И вот, комсомольские ребята В. Семичастного, должно быть, отцы нынешних распорядителей жизни, стоят со своей телегой перед 67-летним, насквозь изработанным циррозным стариком. «Чучело Галактиона».

Сквозь слёзы — это у него всегда, говорил Булат — глядит он на мальчишек, поворачивается, открывает балконную дверь и переваливается грузным телом через перила.

Я умру как лебедь —

написано ещё в юности. Зарок исполнился.

Это могло быть и раньше. Например, в 39-м, когда увезли его жену, Ольгу Окуджава. Но в 59-м со всей полнотой сказался протест, глухо слышный в стихах. И одним молчаливым жестом выражено и покрыто всё.

— И тут он нас опередил! — вырвалось у прибежавшего в больницу Ираклия Абашидзе. — Я никогда не думал, что у человека столько крови!

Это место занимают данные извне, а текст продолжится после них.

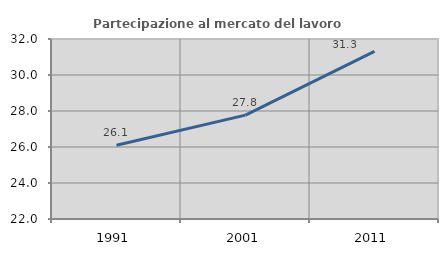
| Category | Partecipazione al mercato del lavoro  femminile |
|---|---|
| 1991.0 | 26.095 |
| 2001.0 | 27.77 |
| 2011.0 | 31.312 |
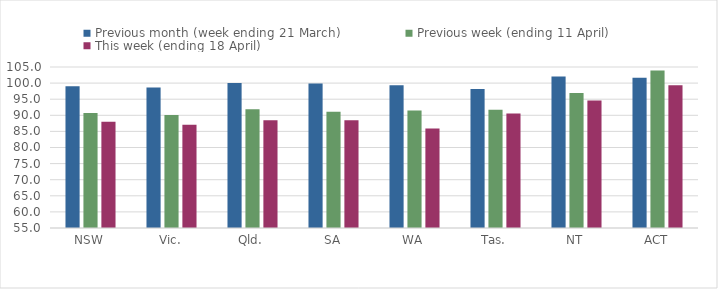
| Category | Previous month (week ending 21 March) | Previous week (ending 11 April) | This week (ending 18 April) |
|---|---|---|---|
| NSW | 99.029 | 90.73 | 87.972 |
| Vic. | 98.64 | 90.102 | 87.087 |
| Qld. | 100.056 | 91.888 | 88.439 |
| SA | 99.845 | 91.105 | 88.483 |
| WA | 99.317 | 91.467 | 85.899 |
| Tas. | 98.133 | 91.758 | 90.534 |
| NT | 102.033 | 96.89 | 94.61 |
| ACT | 101.669 | 103.945 | 99.357 |
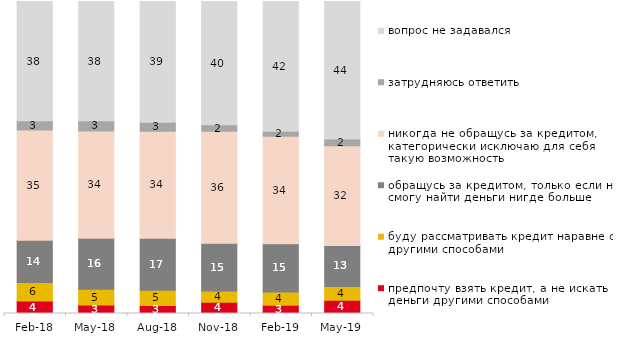
| Category | предпочту взять кредит, а не искать деньги другими способами | буду рассматривать кредит наравне с другими способами | обращусь за кредитом, только если не смогу найти деньги нигде больше | никогда не обращусь за кредитом, категорически исключаю для себя такую возможность | затрудняюсь ответить | вопрос не задавался |
|---|---|---|---|---|---|---|
| 2018-02-01 | 4 | 5.9 | 13.6 | 35.3 | 3 | 38.2 |
| 2018-05-01 | 2.75 | 5.05 | 16.35 | 34.35 | 3.3 | 38.2 |
| 2018-08-01 | 2.55 | 4.9 | 16.7 | 34.25 | 2.9 | 38.7 |
| 2018-11-01 | 3.643 | 3.593 | 15.269 | 35.878 | 2.096 | 39.521 |
| 2019-02-01 | 2.65 | 4.25 | 15.45 | 34.45 | 1.65 | 41.55 |
| 2019-05-01 | 4.21 | 4.458 | 13.125 | 31.947 | 2.229 | 44.032 |
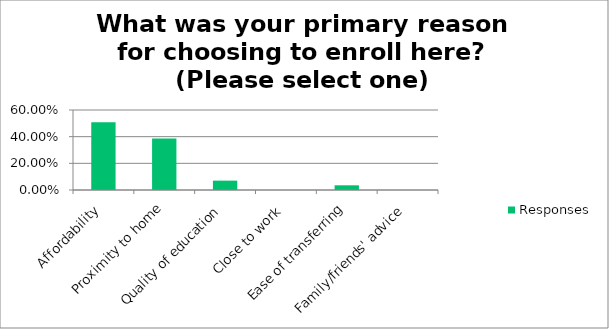
| Category | Responses |
|---|---|
| Affordability | 0.509 |
| Proximity to home | 0.386 |
| Quality of education | 0.07 |
| Close to work | 0 |
| Ease of transferring | 0.035 |
| Family/friends' advice | 0 |

В пору политического кретинизма, под которым кроется дьявольский расчёт, в пору общекавказской явной и скрытой войны, в позорном обиходе всматриваться в лица кавказской национальности, отыскивая в них злые намерения, — я хочу напомнить, только не знаю, кому — о крови Галктиона на булыжниках больничного двора. Её стало ещё больше, она свежа и жива. Ею искуплено московское малодушье. Самоубийство грузинского поэта — на деле убийство, а помимо всего, — творческий акт, ответ кровавой эпохе.

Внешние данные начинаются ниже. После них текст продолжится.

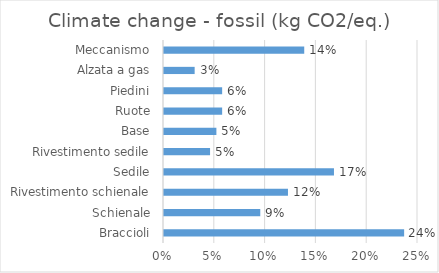
| Category | Climate change - fossil (kg CO2/eq.) |
|---|---|
| Braccioli | 0.236 |
| Schienale | 0.095 |
| Rivestimento schienale | 0.122 |
| Sedile | 0.167 |
| Rivestimento sedile | 0.045 |
| Base | 0.052 |
| Ruote | 0.057 |
| Piedini | 0.057 |
| Alzata a gas | 0.03 |
| Meccanismo | 0.138 |
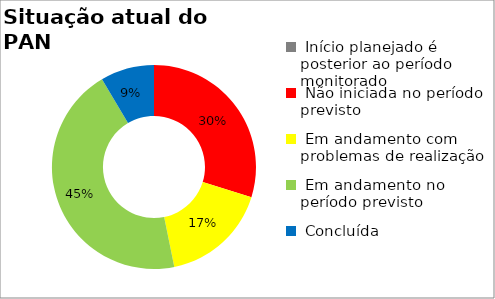
| Category | Series 0 |
|---|---|
|  Início planejado é posterior ao período monitorado | 0 |
|  Não iniciada no período previsto | 0.298 |
|  Em andamento com problemas de realização | 0.17 |
|  Em andamento no período previsto  | 0.447 |
|  Concluída | 0.085 |
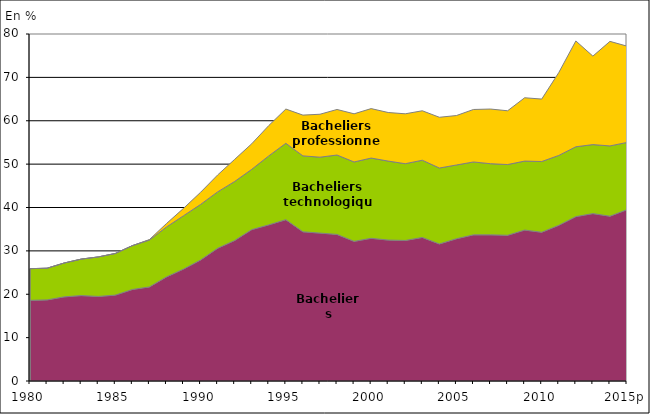
| Category | Bacheliers généraux | Bacheliers technologiques | Bacheliers professionnels |
|---|---|---|---|
| 1980 | 18.6 | 7.3 | 0 |
| 1981 | 18.7 | 7.3 | 0 |
| 1982 | 19.4 | 7.8 | 0 |
| 1983 | 19.7 | 8.4 | 0 |
| 1984 | 19.5 | 9.1 | 0 |
| 1985 | 19.8 | 9.6 | 0 |
| 1986 | 21.1 | 10.1 | 0 |
| 1987 | 21.7 | 10.8 | 0.1 |
| 1988 | 24 | 11.5 | 0.8 |
| 1989 | 25.8 | 12.3 | 1.7 |
| 1990 | 27.9 | 12.8 | 2.8 |
| 1991 | 30.6 | 13 | 3.9 |
| 1992 | 32.4 | 13.6 | 5.1 |
| 1993 | 34.9 | 13.9 | 5.9 |
| 1994 | 36 | 15.9 | 7 |
| 1995 | 37.2 | 17.6 | 7.9 |
| 1996 | 34.4 | 17.5 | 9.4 |
| 1997 | 34.1 | 17.5 | 9.9 |
| 1998 | 33.8 | 18.3 | 10.5 |
| 1999 | 32.2 | 18.3 | 11.1 |
| 2000 | 32.9 | 18.5 | 11.4 |
| 2001 | 32.5 | 18.2 | 11.2 |
| 2002 | 32.4 | 17.7 | 11.5 |
| 2003 | 33.1 | 17.8 | 11.4 |
| 2004 | 31.6 | 17.5 | 11.7 |
| 2005 | 32.8 | 17 | 11.4 |
| 2006 | 33.7 | 16.8 | 12.1 |
| 2007 | 33.7 | 16.4 | 12.6 |
| 2008 | 33.6 | 16.3 | 12.4 |
| 2009 | 34.8 | 15.9 | 14.6 |
| 2010 | 34.3 | 16.3 | 14.4 |
| 2011 | 35.9 | 16.1 | 19.1 |
| 2012 | 37.9 | 16.1 | 24.4 |
| 2013p | 38.6 | 15.9 | 20.4 |
| 2014p | 38 | 16.2 | 24.1 |
| 2015p | 39.5 | 15.5 | 22.2 |
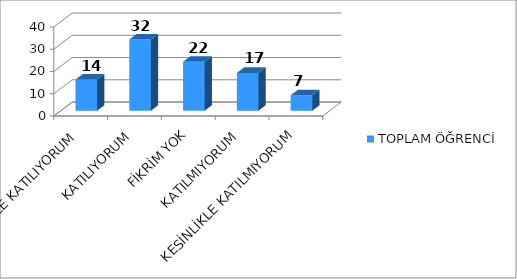
| Category | TOPLAM ÖĞRENCİ |
|---|---|
| KESİNLİKLE KATILIYORUM | 14 |
| KATILIYORUM | 32 |
| FİKRİM YOK | 22 |
| KATILMIYORUM | 17 |
| KESİNLİKLE KATILMIYORUM | 7 |
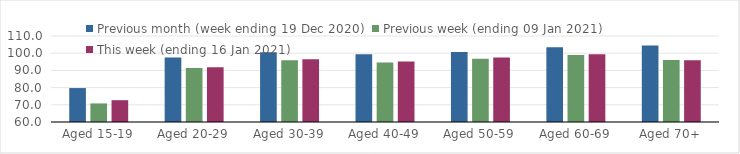
| Category | Previous month (week ending 19 Dec 2020) | Previous week (ending 09 Jan 2021) | This week (ending 16 Jan 2021) |
|---|---|---|---|
| Aged 15-19 | 79.73 | 70.8 | 72.68 |
| Aged 20-29 | 97.53 | 91.39 | 91.8 |
| Aged 30-39 | 100.62 | 95.87 | 96.46 |
| Aged 40-49 | 99.36 | 94.61 | 95.24 |
| Aged 50-59 | 100.76 | 96.75 | 97.56 |
| Aged 60-69 | 103.46 | 98.92 | 99.41 |
| Aged 70+ | 104.49 | 96.03 | 95.86 |
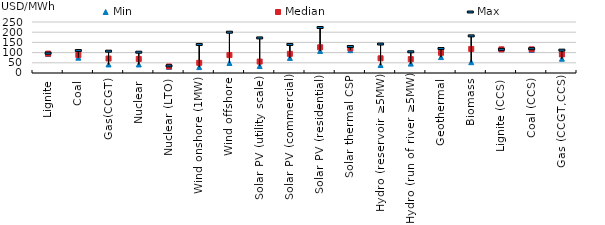
| Category | Min | Median | Max |
|---|---|---|---|
| Lignite | 93 | 95 | 97 |
| Coal | 75 | 88 | 110 |
| Gas(CCGT) | 42 | 71 | 107 |
| Nuclear | 42 | 69 | 102 |
| Nuclear (LTO) | 30 | 32 | 35 |
| Wind onshore (1MW) | 29 | 50 | 140 |
| Wind offshore | 49 | 88 | 200 |
| Solar PV (utility scale) | 34 | 56 | 172 |
| Solar PV (commercial) | 74 | 94 | 140 |
| Solar PV (residential) | 108 | 126 | 223 |
| Solar thermal CSP | 112 | 121 | 130 |
| Hydro (reservoir ≥5MW) | 39 | 72 | 142 |
| Hydro (run of river ≥5MW) | 46 | 68 | 104 |
| Geothermal | 78 | 99 | 120 |
| Biomass | 53 | 118 | 182 |
| Lignite (CCS) | 116 | 116 | 116 |
| Coal (CCS) | 113 | 116 | 119 |
| Gas (CCGT,CCS) | 70 | 91 | 112 |

На каком-то собрании писателей какой-то критик сетовал на оскудение грузинской поэзии после Акакия, Ильи, после Важи Пшавела. Галактион спустился из зала и стал молча прохаживаться перед трибуной невольно замолчавшего критика. Потом вышел в боковую дверь.

Всё вызнает и переврёт колпак учёный. Горячкой белой тот помрёт, а этот — чёрной. Зажарят одного в аду, другого — заморозят. Я постою, я сам уйду. Тебя увозят. Я — тень, далёко, на краю, — сторожевая. Нельзя стоять, где я стою: земля кривая. А правый небеса коптит — и нету сладу. Галактиона тень летит — ввысь по фасаду! Чей стыд ты искупил, старик, — и в небо? Семь лет перевожу твой крик — тависуйлеба!

Свобода!

Это он кричал, падая, или не это? Быть может, кричал; Ольга?

В юности написал:

Я умру как лебедь.

Каждый волен толковать лебединый крик по-своему.

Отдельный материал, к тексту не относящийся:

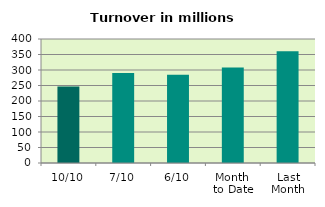
| Category | Series 0 |
|---|---|
| 10/10 | 246.522 |
| 7/10 | 290.671 |
| 6/10 | 284.956 |
| Month 
to Date | 307.908 |
| Last
Month | 360.198 |
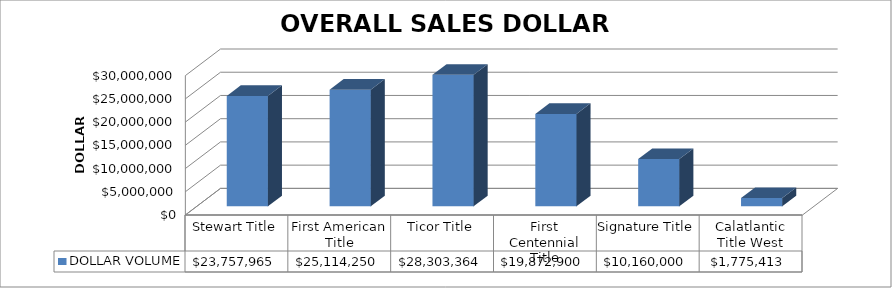
| Category | DOLLAR VOLUME |
|---|---|
| Stewart Title | 23757965 |
| First American Title | 25114250 |
| Ticor Title | 28303364.05 |
| First Centennial Title | 19872900 |
| Signature Title | 10160000 |
| Calatlantic Title West | 1775413 |
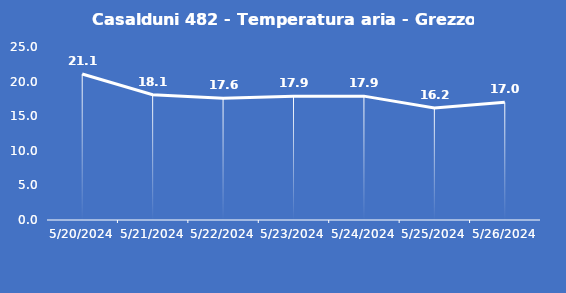
| Category | Casalduni 482 - Temperatura aria - Grezzo (°C) |
|---|---|
| 5/20/24 | 21.1 |
| 5/21/24 | 18.1 |
| 5/22/24 | 17.6 |
| 5/23/24 | 17.9 |
| 5/24/24 | 17.9 |
| 5/25/24 | 16.2 |
| 5/26/24 | 17 |
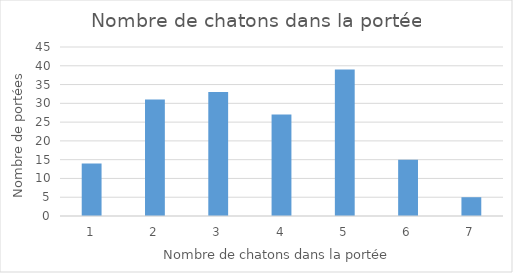
| Category | Series 0 |
|---|---|
| 1.0 | 14 |
| 2.0 | 31 |
| 3.0 | 33 |
| 4.0 | 27 |
| 5.0 | 39 |
| 6.0 | 15 |
| 7.0 | 5 |
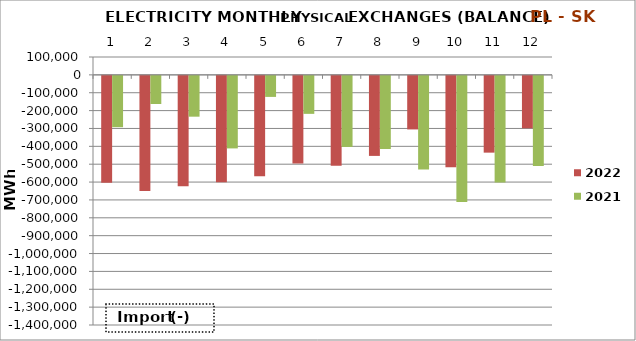
| Category | 2022 | 2021 |
|---|---|---|
| 0 | -597977.6 | -287338 |
| 1 | -644520.9 | -157547.7 |
| 2 | -618262.3 | -228441.9 |
| 3 | -595868.9 | -406042.2 |
| 4 | -562136.2 | -117752.6 |
| 5 | -489812.2 | -212627.3 |
| 6 | -502689.6 | -397826.2 |
| 7 | -447989.1 | -409369 |
| 8 | -299789.3 | -524163.2 |
| 9 | -511613.4 | -706343.1 |
| 10 | -429710.4 | -597388.5 |
| 11 | -293451.9 | -504089.8 |

Прогулочная плоскодонка, Помахивают два весла. Родившемуся лебедёнку Здесь отрубают полкрыла. Живут под зноем и по снегом, Утратив чудо естества, Столь радикально человеком Воспитанные существа. Одни не могут — не летают. Другие могут — не хотят. Так высидят, так воспитают Себе подобных лебедят. Податлива природа птичья, Испорченная под шумок. Бесчеловечности постичь я, Как бесконечности — не мог ... стоят хрустальные погоды. Пруд подмерзает в октябре. А это — гнев самой природы: И заполночь, и о заре — Озёрный, скорбный и прекрасный, Вопль одинокий и родной — Летает в каменном пространстве, Перекликается со мной.